- TASK REQUIREMENTS: Return each line of the data below exactly, omitting any pictures.
(EXCERPTED RECORDS Opens)
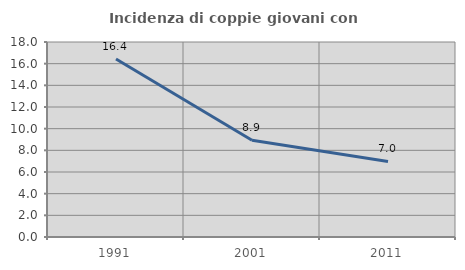
| Category | Incidenza di coppie giovani con figli |
|---|---|
| 1991.0 | 16.432 |
| 2001.0 | 8.931 |
| 2011.0 | 6.977 |
(EXCERPTED RECORDS Closes)
- SOLUTION TO THIS TASK:
| Category | Incidenza di coppie giovani con figli |
|---|---|
| 1991.0 | 16.432 |
| 2001.0 | 8.931 |
| 2011.0 | 6.977 |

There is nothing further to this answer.